8) \(2 \tan x = \frac{1}{4}\)


- Simplify: \(\tan x = \frac{1}{8}\).
- Use the inverse tangent function: \(x = \tan^{-1}\left(\frac{1}{8}\right)\).
- \(x \approx 7.1^\circ\).
- Since \(\tan(180^\circ + \theta) = \tan \theta\), the other solution is \(x = 180^\circ + 7.1^\circ = 187.1^\circ\).
- Solution: \(x \approx 7.1^\circ, 187.1^\circ\).

9) \(8 + 3 \sin x = 10\)


- Simplify: \(3 \sin x = 2 \Rightarrow \sin x = \frac{2}{3}\).
- Use the inverse sine function: \(x = \sin^{-1}\left(\frac{2}{3}\right)\).
- \(x \approx 41.8^\circ\).
- Since \(\sin(180^\circ - \theta) = \sin \theta\), the other solution is \(x = 180^\circ - 41.8^\circ = 138.2^\circ\).
- Solution: \(x \approx 41.8^\circ, 138.2^\circ\).

10) \(\tan x = -1\)


- The tangent function equals -1 at \(x = 135^\circ\) and \(x = 315^\circ\) (since \(\tan(180^\circ + \theta) = \tan \theta\)).
- Solution: \(x = 135^\circ, 315^\circ\).

11) \(\sin x = -0.9\)


- Use the inverse sine function: \(x = \sin^{-1}(-0.9)\).
- \(x \approx -64.2^\circ\). Since we need solutions in \(0^\circ \leq x \leq 360^\circ\), we add \(360^\circ\) to get \(x \approx 295.8^\circ\).
- Since \(\sin(360^\circ - \theta) = -\sin \theta\), the other solution is \(x = 180^\circ + 64.2^\circ = 244.2^\circ\).
- Solution: \(x \approx 244.2^\circ, 295.8^\circ\).

12) \(\tan x = -0.1\)


- Use the inverse tangent function: \(x = \tan^{-1}(-0.1)\).
- \(x \approx -5.7^\circ\). Since we need solutions in \(0^\circ \leq x \leq 360^\circ\), we add \(360^\circ\) to get \(x \approx 354.3^\circ\).
- Since \(\tan(180^\circ + \theta) = \tan \theta\), the other solution is \(x = 180^\circ - 5.7^\circ = 174.3^\circ\).
- Solution: \(x \approx 174.3^\circ, 354.3^\circ\).

13) \(7 + 8 \sin x = 4\)


- Simplify: \(8 \sin x = -3 \Rightarrow \sin x = -\frac{3}{8}\).
- Use the inverse sine function: \(x = \sin^{-1}\left(-\frac{3}{8}\right)\).
- \(x \approx -22.0^\circ\). Since we need solutions in \(0^\circ \leq x \leq 360^\circ\), we add \(360^\circ\) to get \(x \approx 338.0^\circ\).
- Since \(\sin(360^\circ - \theta) = -\sin \theta\), the other solution is \(x = 180^\circ + 22.0^\circ = 202.0^\circ\).
- Solution: \(x \approx 202.0^\circ, 338.0^\circ\).

14) \(\sin 2x = 0.2886\)


- Use the inverse sine function: \(2x = \sin^{-1}(0.2886)\).
- \(2x \approx 16.7^\circ\).
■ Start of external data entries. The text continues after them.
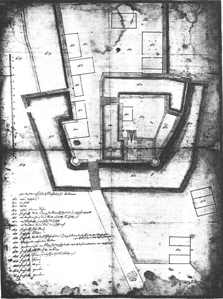 Schloss Jockgrim, Plan aus dem 18. Jh.
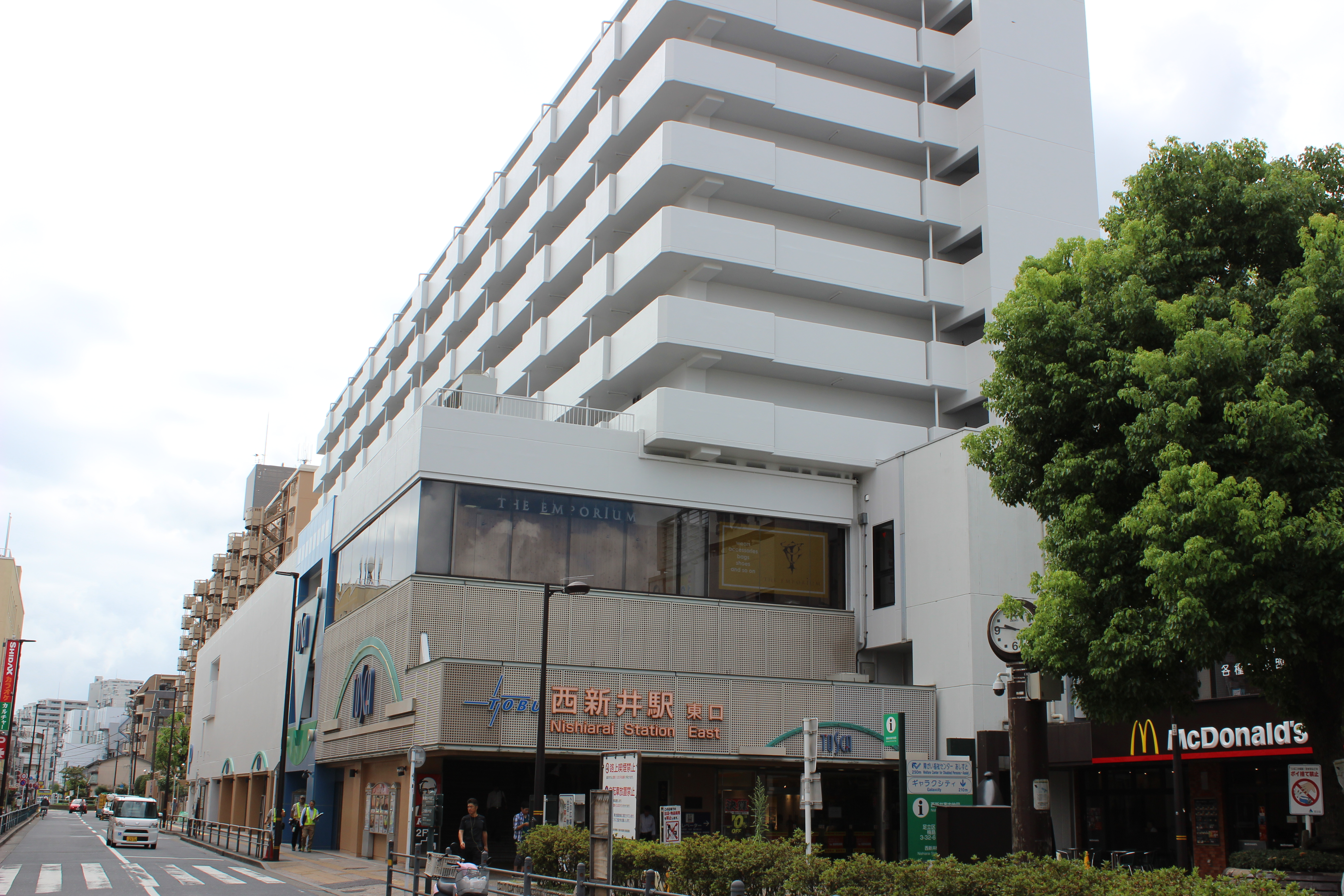 西新井駅東口
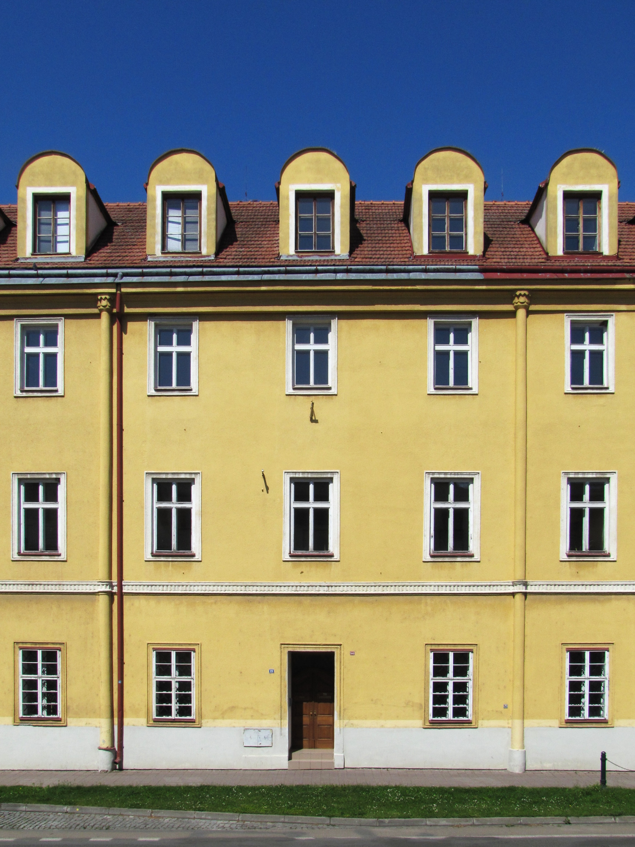 Budova Klvaňova gymnázia v Kyjově - nejstarší část původní piaristické koleje

So, \(x \approx 8.4^\circ\).
- Since \(\sin(180^\circ - \theta) = \sin \theta\), the other solution for \(2x\) is \(2x = 180^\circ - 16.7^\circ = 163.3^\circ\). So, \(x \approx 81.7^\circ\).
- Since the period of \(\sin 2x\) is \(180^\circ\), we also have solutions in the next cycle: \(2x = 360^\circ + 16.7^\circ = 376.7^\circ\) and \(2x = 360^\circ + 163.3^\circ = 523.3^\circ\). So, \(x \approx 188.4^\circ\) and \(x \approx 261.7^\circ\).
- Solution: \(x \approx 8.4^\circ, 81.7^\circ, 188.4^\circ, 261.7^\circ\).

15) \(\cos 3x = -0.3321\)


- Use the inverse cosine function: \(3x = \cos^{-1}(-0.3321)\).
- \(3x \approx 109.5^\circ\). So, \(x \approx 36.5^\circ\).
- Since \(\cos(360^\circ - \theta) = \cos \theta\), the other solution for \(3x\) is \(3x = 360^\circ - 109.5^\circ = 250.5^\circ\). So, \(x \approx 83.5^\circ\).
- Since the period of \(\cos 3x\) is \(120^\circ\), we also have solutions in the next cycles: \(3x = 360^\circ + 109.5^\circ = 469.5^\circ\) and \(3x = 360^\circ + 250.5^\circ = 610.5^\circ\). So, \(x \approx 156.5^\circ\) and \(x \approx 203.5^\circ\).
- Solution: \(x \approx 36.5^\circ, 83.5^\circ, 156.5^\circ, 203.5^\circ\).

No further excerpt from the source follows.